La cura di Miró per il disegno, per la qualità tattile e cromatica degli sfondi, e per il bilanciato equilibrio di questi due elementi, si dispiega soltanto su formati più vasti e secondo un ritmo più ampio (Personaggi
nel buio, 1950: New York, coll. priv.). I secondi, tutti a chiazze e schizzi, in materiali diversi, attestano fini liberatori e preannunciano alcuni lavori dal 1952 e 1954, nei quali concrezioni granulose e tracciati opachi si accompagnano a un grafismo più grezzo, quasi rustico. Questa semplificazione dei mezzi, in cerca di un’espressione nel contempo brutale e raffinata, trova compimento nell’opera ceramica eseguita con Artigas dal 1954 al 1959, nonché nei pannelli murali nel medesimo materiale per l’Unesco a Parigi (1958) e per Harvard (1960). Per converso, salvo periodici ritorni a schemi precedenti, dal 1960 i dipinti si caratterizzano per una nuova investigazione dello spazio immenso, spesso monocromo, appena animato dal movimento del pennello o da qualche incidente simbolico.
Miró ha saputo talvolta conciliare felicemente le ricerche contemporanee (tachisme, espressione dello spazio totale, distruzione del supporto) con la sua scrittura personale (il Sorriso della stella all’albero gemello
della pianura: coll. priv.); ma la sua grazia nativa e la perfezione del mestiere si ritrovano più spesso nei piccoli formati (studi di Testa, 1974, ove dominano i neri, riccamente utilizzati). La ceramica impegna sempre molto l’artista, e così pure la scultura (marmo e bronzi dipinti: Labirinto, 1968: Saint-Paul-de-Vence, Fondazione Maeght). Due volte ha fornito scene per il balletto: nel 1926, Balletto russo, Romeo e Giulietta, in collaborazione con Max Ernst; nel 1932, Giochi di bambini, di Léonide Massine.
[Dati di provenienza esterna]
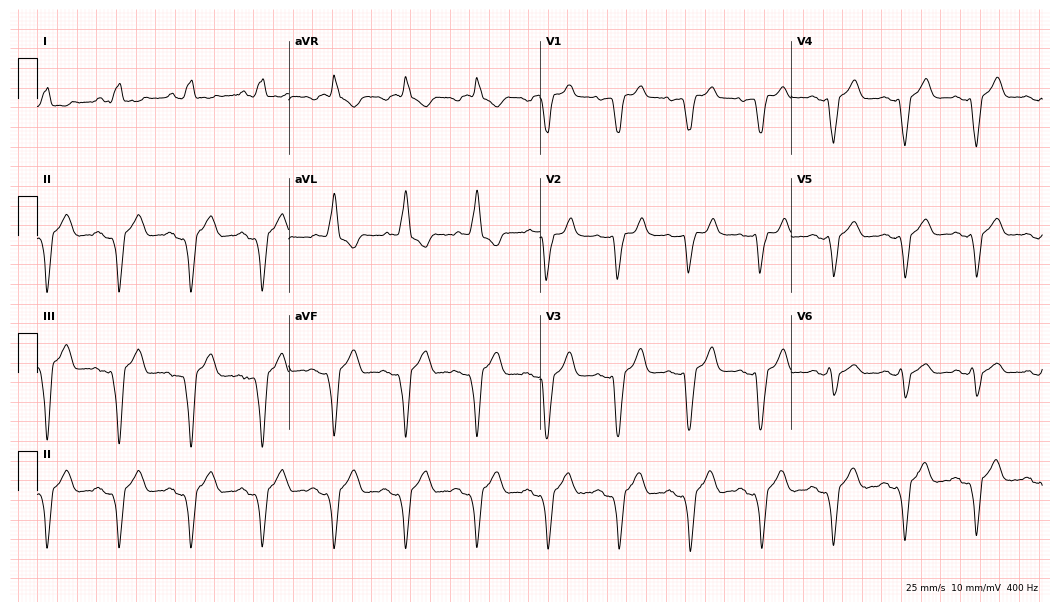
12-lead ECG from a male, 83 years old. Shows left bundle branch block (LBBB).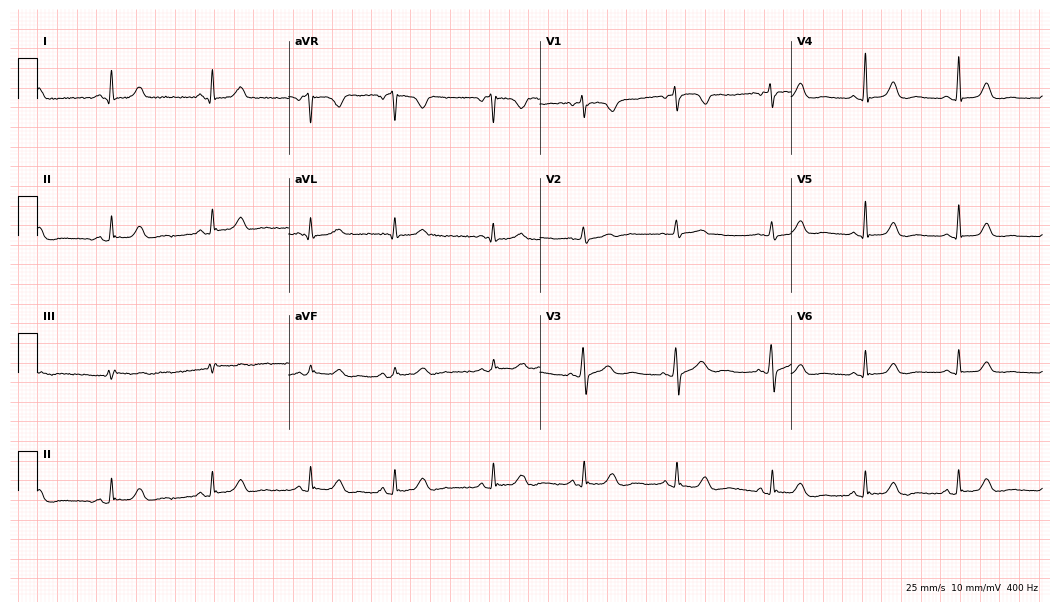
Standard 12-lead ECG recorded from a female, 46 years old (10.2-second recording at 400 Hz). Read as a normal ECG.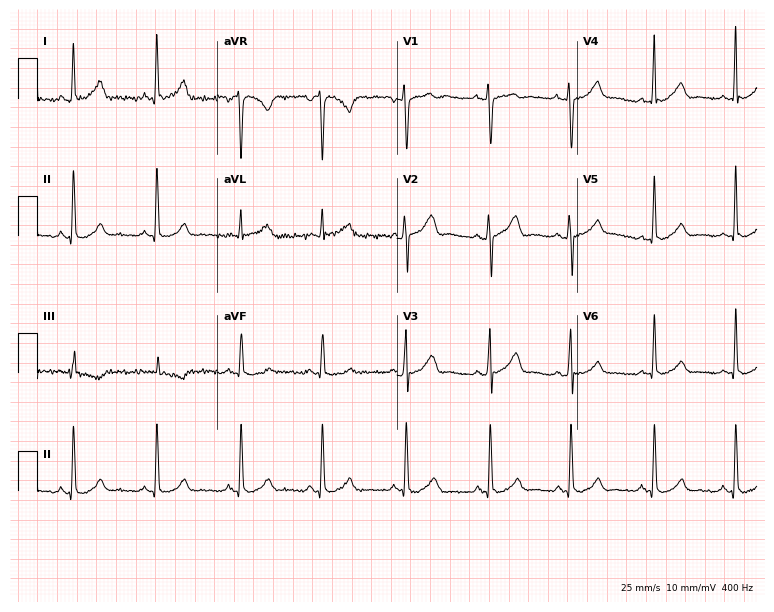
Standard 12-lead ECG recorded from a female patient, 37 years old (7.3-second recording at 400 Hz). Read as a normal ECG.

È pure autore di cartoni per arazzi, e la sua opera incisa (acqueforti, legni, litografie) è stata esposta nel 1974 al mam di Parigi, completando così l’importante retrospettiva del Grand Palais. L’arte di Miró presenta una fecondità ed una varietà rare, entro un partito di irriducibile originalità. La libertà interpretativa, unita a quel bisogno costante di fonti nuove che, dopo Montroig, ne alimenta l’opera (lavoro come un giardiniere», confidò nel 1959), fa della sua camera una delle più esemplari dell’arte moderna. Una Fondazione Miró, la cui sede fu costruita dall’architetto Luis Sert, progettista della Fondazione Maeght a Saint-Paul-de-Vence, si trova a Montjuich, presso Barcellona; raccoglie oltre cento tele donate dall’artista e il complesso delle sue litografie e sculture. Miró è rappresentato in tutti i grandi musei e coll. priv. d’Europa e degli Stati Uniti.